The BSE crisis affected the cattle industry deeply, particularly the marketing of cull cows and heifers. The closing of borders caused a dramatic drop in prices in Canada, with the disappearance of both U.S. buyers and a significant export market. In response to the low market prices, cull cattle were kept at the farm, causing additional costs for producers.

Given the collapse of markets and lack of competition among cull cattle buyers, producers tried several measures in an effort to obtain acceptable prices.

In 2004, the FPBQ obtained a favourable decision from the Régie des marchés agricoles et alimentaires du Québec (RMAAQ) which gave the Federation the authority to set a floor price.
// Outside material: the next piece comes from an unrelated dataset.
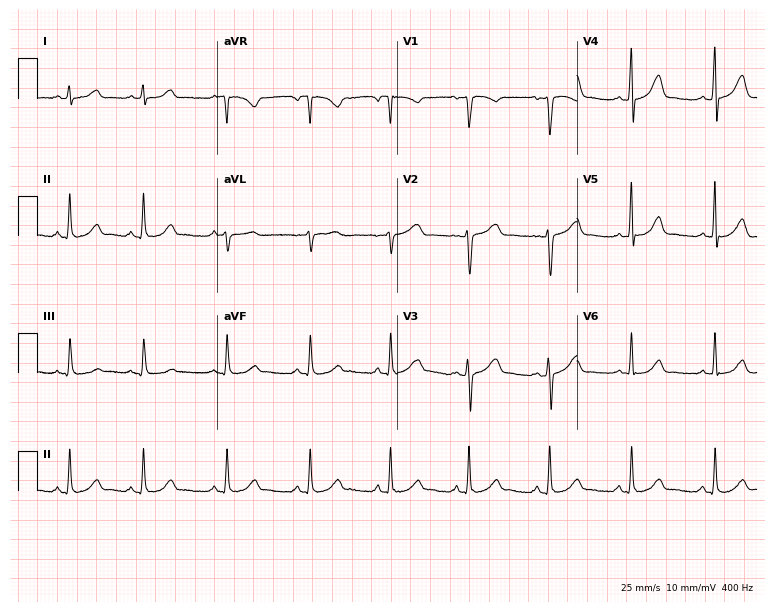
Electrocardiogram (7.3-second recording at 400 Hz), a 30-year-old female patient. Overall reading on record: normal ECG.

However, after a failed attempt to apply it in November 2004, producers blockaded the entrance to the Levinoff-Colbex plant, after which a history-making agreement was reached. Cull cattle producers became owners of the facility!

With its 350 employees, Levinoff-Colbex, has a slaughter capacity of more than 4000 cull animals per week. In 2008, Levinoff-Colbex generated annual sales of $139 million.

Thanks to this acquisition, producers are assured of selling their production and of receiving the optimal price for their cull cattle, while, in the medium term, recovering a portion of the profits from the slaughtering and processing activities.

 

For more information on market prices, refer to the Price-Info section.

Pierre Ruest,
Chair of the Marketing Committee for Cull Cattle and Bob Calves

"The priorities for 2010-2011 could be summed up in two words: transport and marketing. The cull cattle and bob calves committee recommends an optimal organization of transportation and more efficient marketing of dairy calves that will obtain a fair price."